Please write out only the lines from the line with "sample: Larval olfactory bulb" to the line with "sample: Pharynx", inclusive, exactly as they stand below, without the pictures.

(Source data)

◆ ◆ ◆

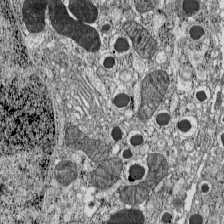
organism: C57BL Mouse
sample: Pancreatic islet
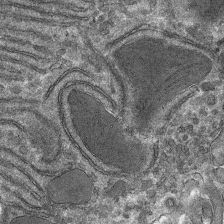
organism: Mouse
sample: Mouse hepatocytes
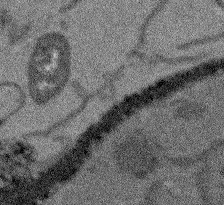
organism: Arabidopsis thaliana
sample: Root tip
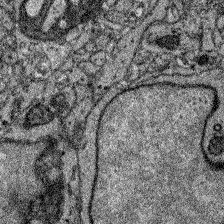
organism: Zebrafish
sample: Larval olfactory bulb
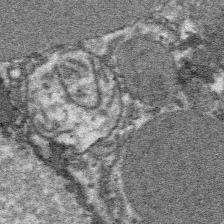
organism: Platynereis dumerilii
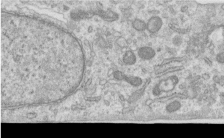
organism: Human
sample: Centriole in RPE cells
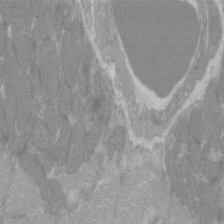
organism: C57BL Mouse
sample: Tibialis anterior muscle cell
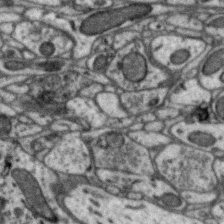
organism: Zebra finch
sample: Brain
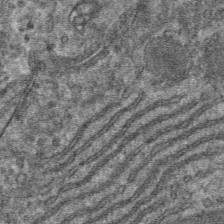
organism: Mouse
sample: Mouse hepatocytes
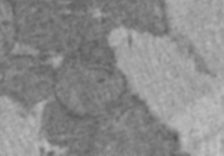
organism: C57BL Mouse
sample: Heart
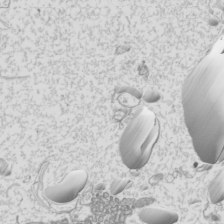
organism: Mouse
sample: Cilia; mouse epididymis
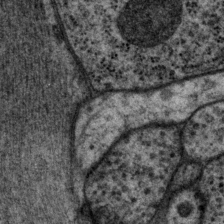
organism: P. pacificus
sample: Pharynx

◆ ◆ ◆

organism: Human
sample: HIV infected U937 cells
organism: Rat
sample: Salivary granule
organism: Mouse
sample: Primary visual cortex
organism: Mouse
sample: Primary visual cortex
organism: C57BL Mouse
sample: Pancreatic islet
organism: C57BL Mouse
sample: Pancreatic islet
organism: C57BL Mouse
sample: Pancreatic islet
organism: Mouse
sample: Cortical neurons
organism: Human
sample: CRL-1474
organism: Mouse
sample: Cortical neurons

◆ ◆ ◆

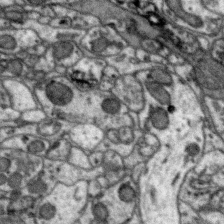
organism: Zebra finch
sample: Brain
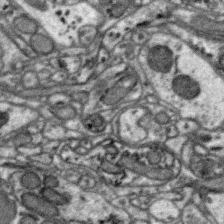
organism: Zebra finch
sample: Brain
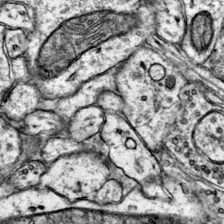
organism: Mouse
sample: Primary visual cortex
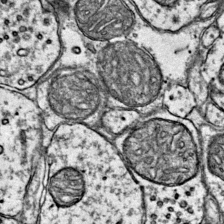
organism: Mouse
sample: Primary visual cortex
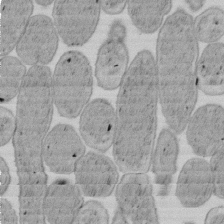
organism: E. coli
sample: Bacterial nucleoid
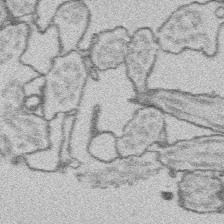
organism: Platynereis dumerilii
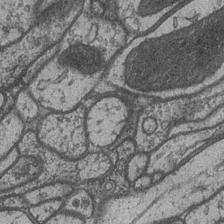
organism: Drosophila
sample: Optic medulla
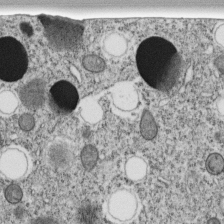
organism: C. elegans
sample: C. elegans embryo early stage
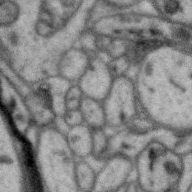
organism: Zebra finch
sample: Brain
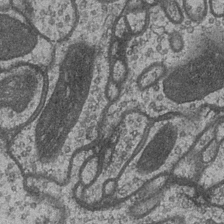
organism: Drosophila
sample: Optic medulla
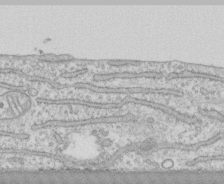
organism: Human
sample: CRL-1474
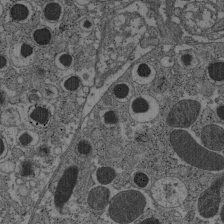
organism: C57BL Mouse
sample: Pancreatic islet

◆ ◆ ◆

§ ANSWER BOX
sample: Larval olfactory bulb
organism: Platynereis dumerilii
organism: Human
sample: Centriole in RPE cells
organism: C57BL Mouse
sample: Tibialis anterior muscle cell
organism: Zebra finch
sample: Brain
organism: Mouse
sample: Mouse hepatocytes
organism: C57BL Mouse
sample: Heart
organism: Mouse
sample: Cilia; mouse epididymis
organism: P. pacificus
sample: Pharynx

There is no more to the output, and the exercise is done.